= Ali of La Palomera =

ʿAlī was, according to the Llibre dels fets, "a Saracen ... from La Palomera" who defected during the conquest of Majorca and swam out to the fleet of King James I of Aragon with intelligence about the island. The Llibre is an eyewitness account written by James himself. The story, however, is much more developed in the later account of Bernat Desclot. According to Desclot, ʿAlī was the majordomo of the "king of Majorca" (the governor Abū Yaḥyā). He chose to defect when his mother, an astronomer, warned him that James would conquer the island. In reality, his choice was probably based on opposition to Abū Yaḥyā. He and his family would certainly have preserved their property by siding with the conquerors.

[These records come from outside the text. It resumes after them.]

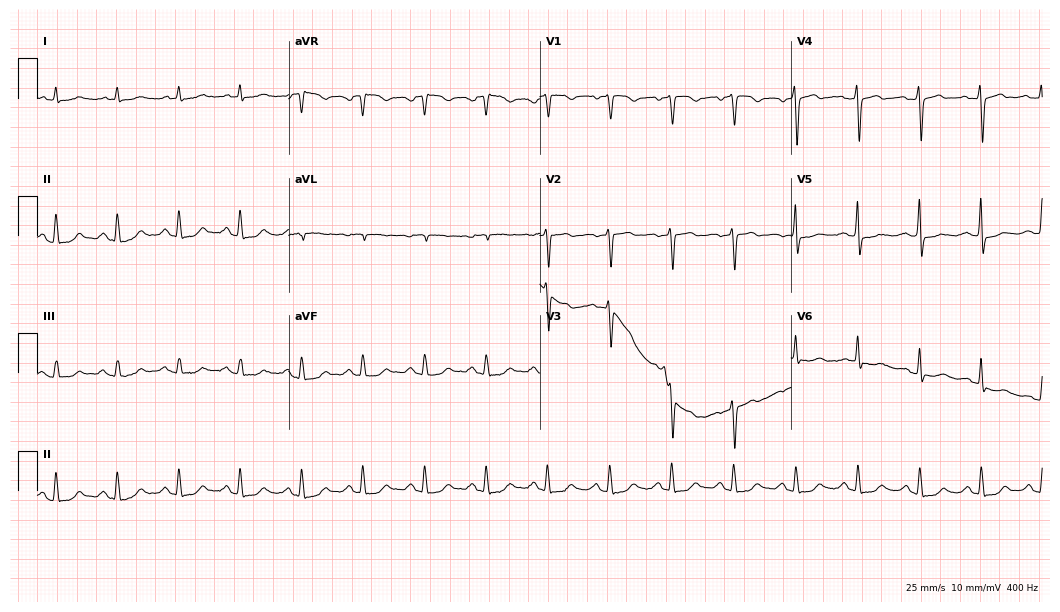
Electrocardiogram, a female patient, 77 years old. Overall reading on record: normal ECG.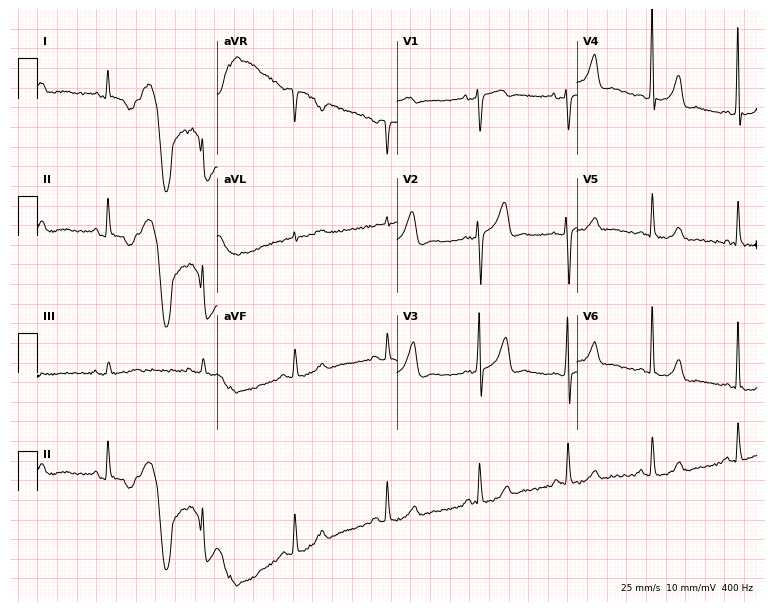
12-lead ECG from a male patient, 56 years old. Screened for six findings — first-degree AV block, right bundle branch block (RBBB), left bundle branch block (LBBB), sinus bradycardia, atrial fibrillation (AF), sinus tachycardia — none is recorded. Findings outside these six are not listed.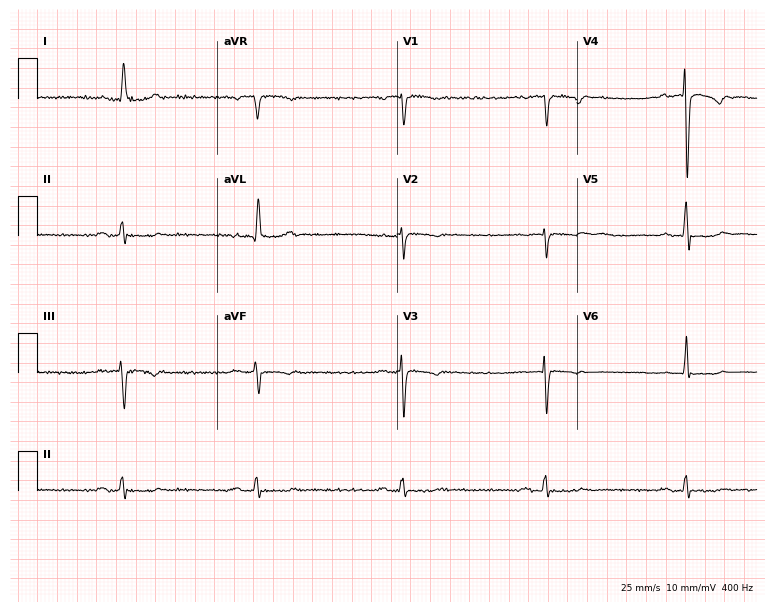
Electrocardiogram (7.3-second recording at 400 Hz), a 62-year-old female. Interpretation includes first-degree AV block, sinus bradycardia (a sinus rate of 50 beats per minute or less).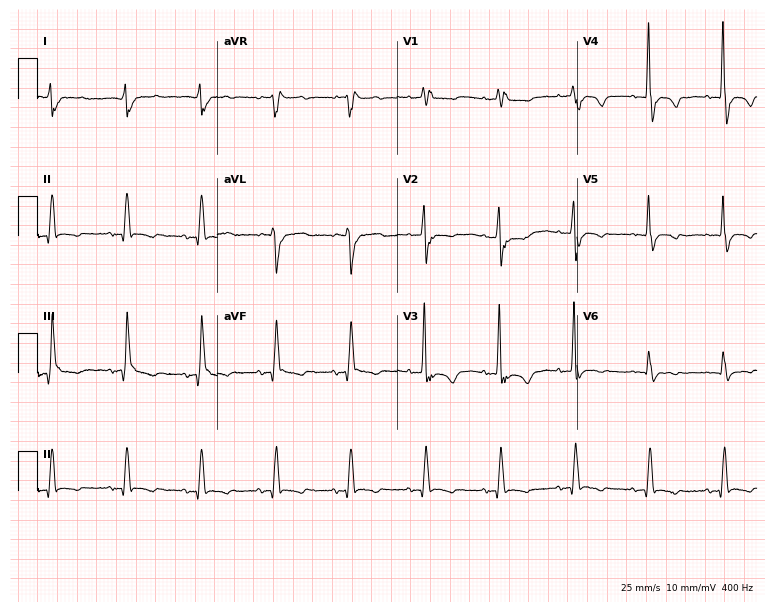
12-lead ECG from a 77-year-old female. Findings include right bundle branch block (RBBB).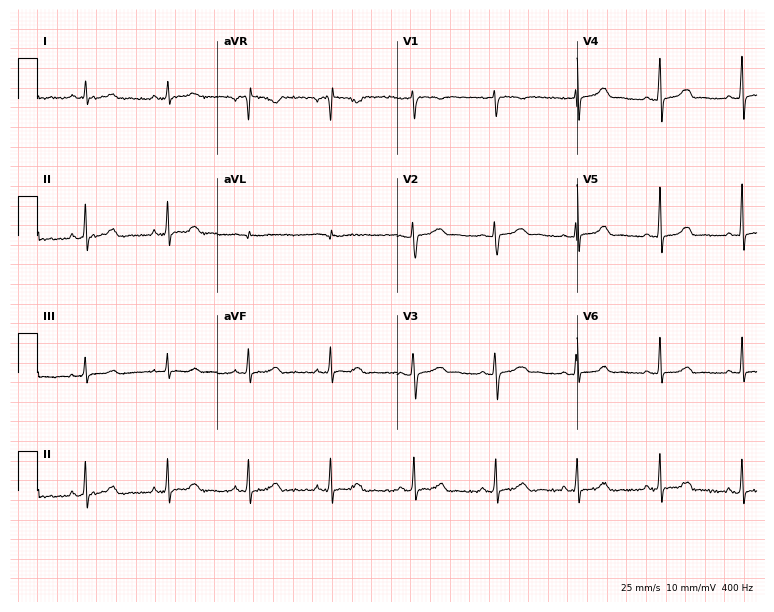
Standard 12-lead ECG recorded from a female, 46 years old (7.3-second recording at 400 Hz). Read as a normal ECG.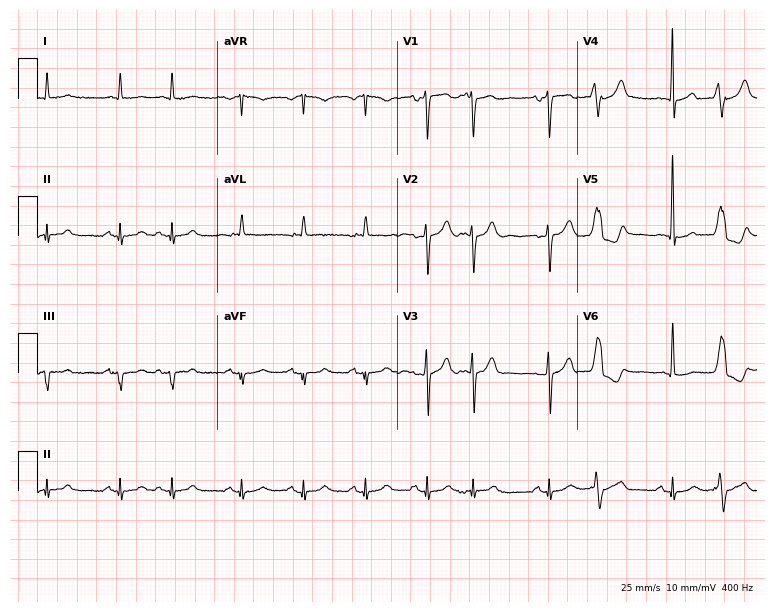
Resting 12-lead electrocardiogram (7.3-second recording at 400 Hz). Patient: a man, 83 years old. None of these six findings is recorded: first-degree AV block, right bundle branch block (RBBB), left bundle branch block (LBBB), sinus bradycardia, atrial fibrillation (AF), sinus tachycardia.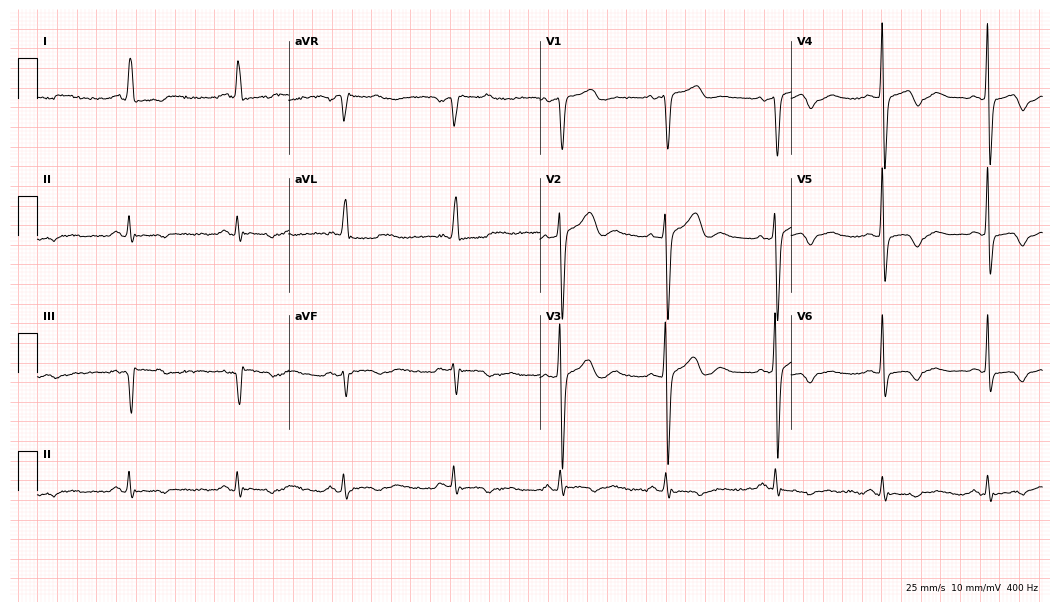
ECG — a woman, 55 years old. Screened for six findings — first-degree AV block, right bundle branch block (RBBB), left bundle branch block (LBBB), sinus bradycardia, atrial fibrillation (AF), sinus tachycardia — none is recorded.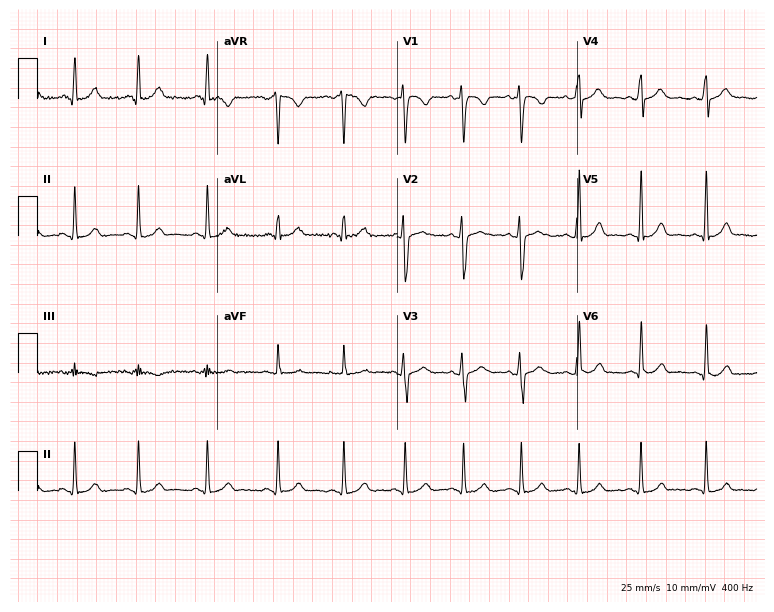
Standard 12-lead ECG recorded from a woman, 23 years old. None of these six findings is recorded: first-degree AV block, right bundle branch block (RBBB), left bundle branch block (LBBB), sinus bradycardia, atrial fibrillation (AF), sinus tachycardia. Other findings, if any, are not listed.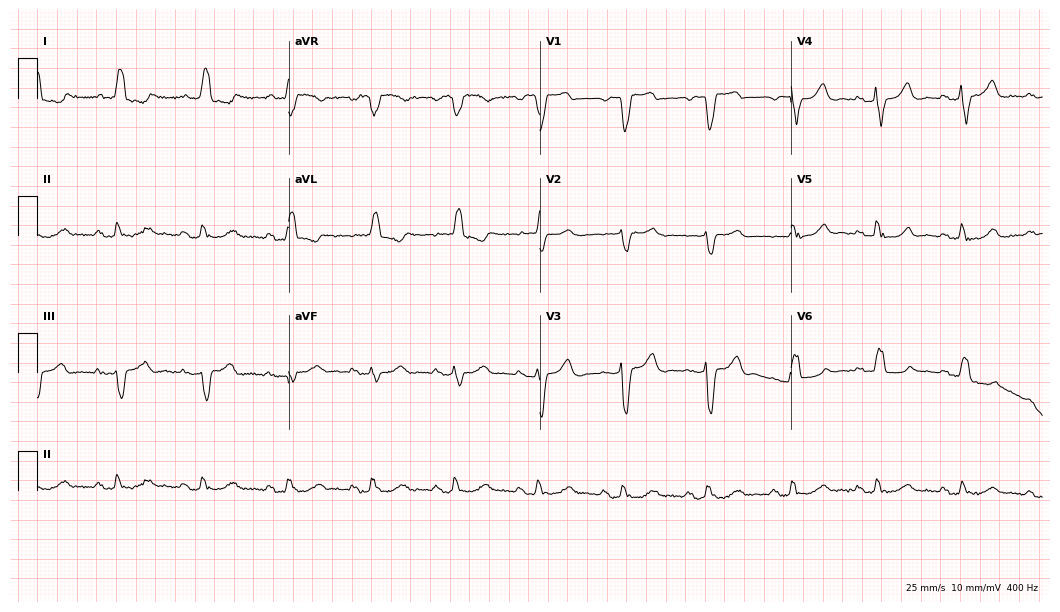
ECG — a female, 85 years old. Findings include left bundle branch block (LBBB).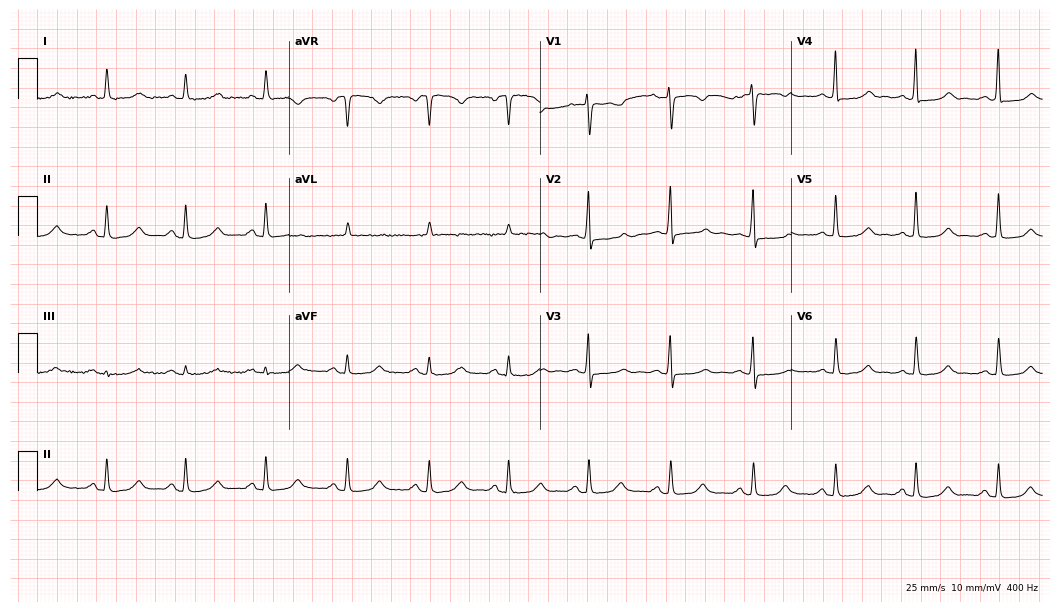
Standard 12-lead ECG recorded from a woman, 67 years old (10.2-second recording at 400 Hz). Read as a normal ECG.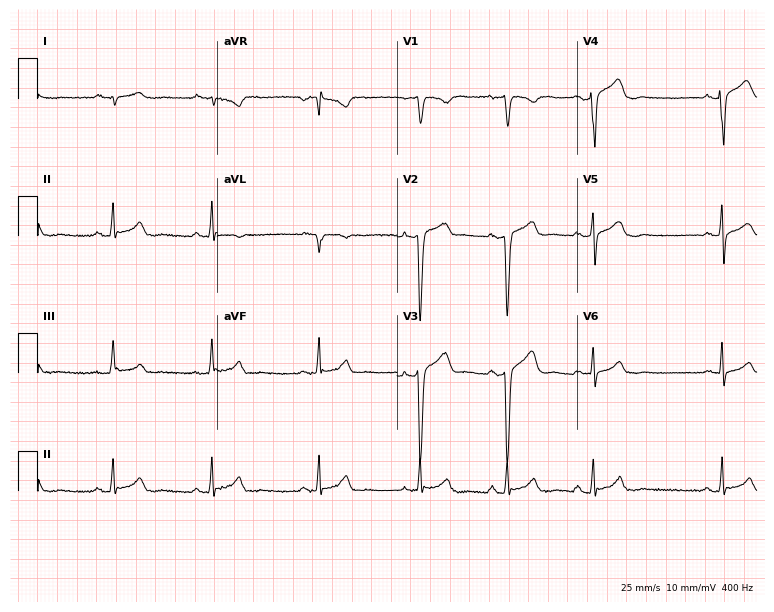
ECG — a 22-year-old man. Screened for six findings — first-degree AV block, right bundle branch block (RBBB), left bundle branch block (LBBB), sinus bradycardia, atrial fibrillation (AF), sinus tachycardia — none is recorded.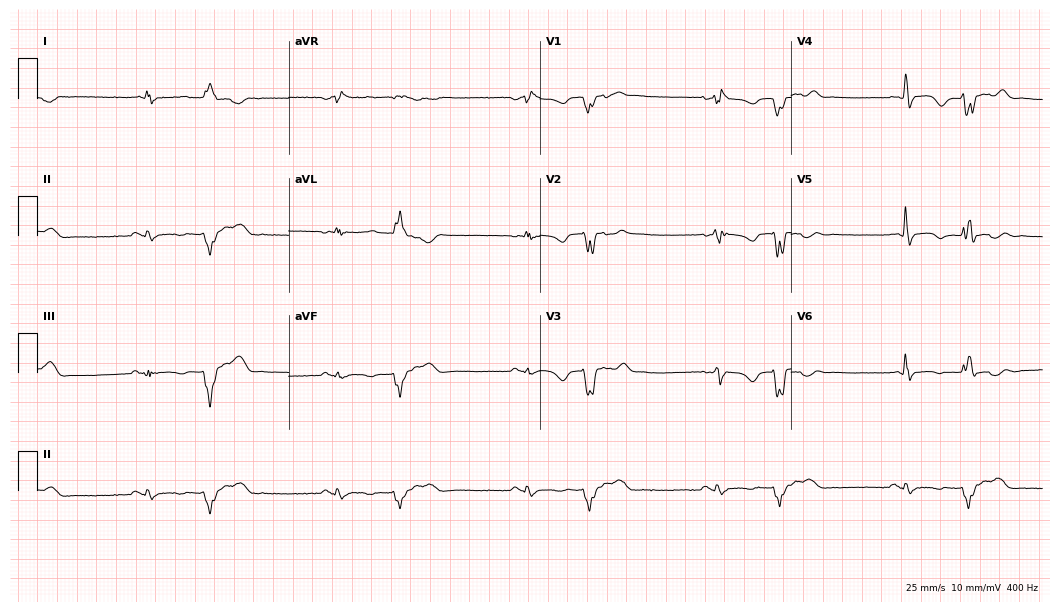
12-lead ECG (10.2-second recording at 400 Hz) from a female patient, 49 years old. Screened for six findings — first-degree AV block, right bundle branch block, left bundle branch block, sinus bradycardia, atrial fibrillation, sinus tachycardia — none is recorded. Other findings, if any, are not listed.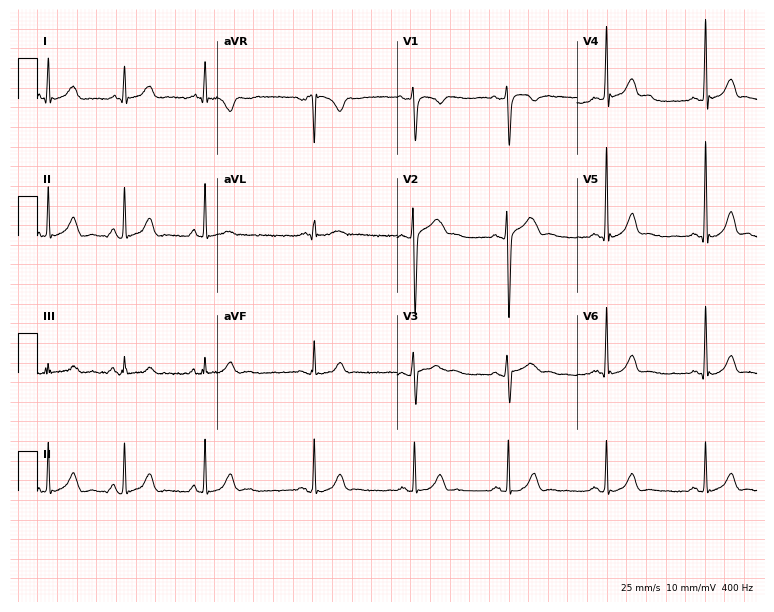
12-lead ECG from a male, 17 years old. Labelled as a normal ECG.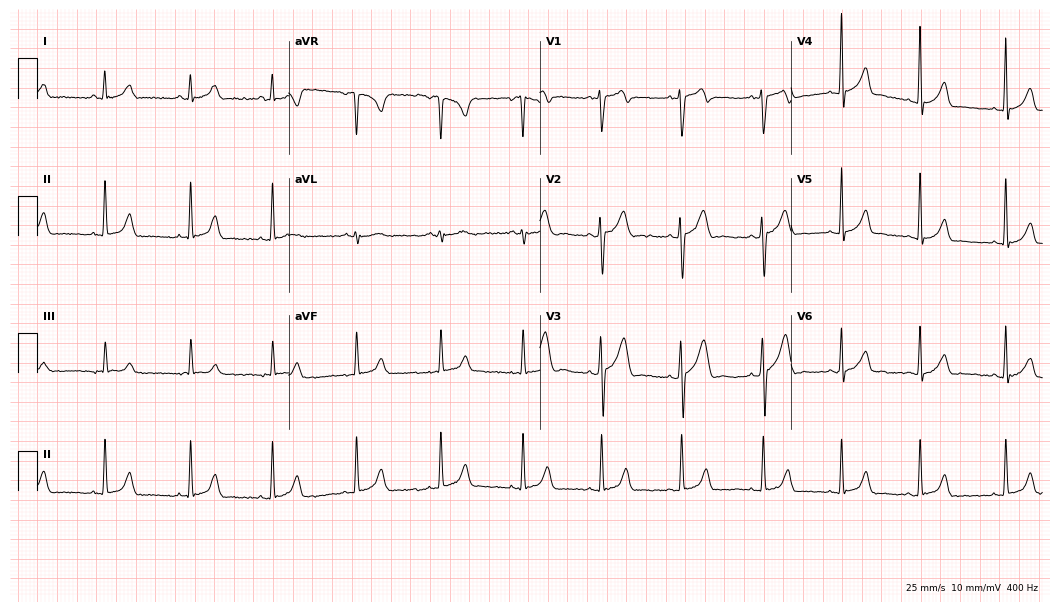
Standard 12-lead ECG recorded from a 17-year-old male. None of these six findings is recorded: first-degree AV block, right bundle branch block, left bundle branch block, sinus bradycardia, atrial fibrillation, sinus tachycardia. Findings outside these six are not listed.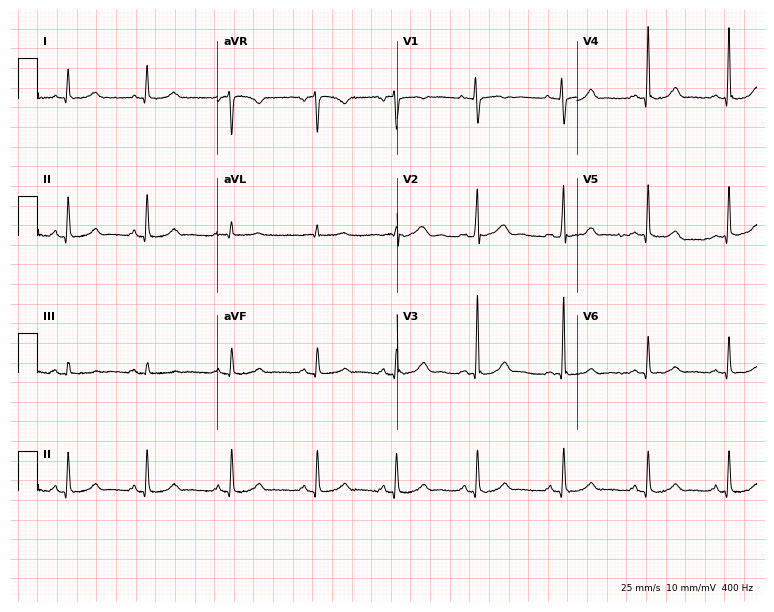
ECG — a female, 29 years old. Labelled as a normal ECG.

The story of ʿAlī and his mother entered the popular tradition in and around Andratx. The family is said to have owned Sant Elm, where his mother observed the stars from the walls. The story was taken up by poets during the Renaixença. The local poet Pere d'Alcàntara Penya i Nicolau (1823–1906) collected the stories and published a poem on them under the title N'Alí de la Palomera in 1871. He gave the name Zulema to ʿAlī's mother for the first time. Another poet, Tomàs Forteza i Cortès (1838–1898), wrote a similar poem on the woman's astrological feats.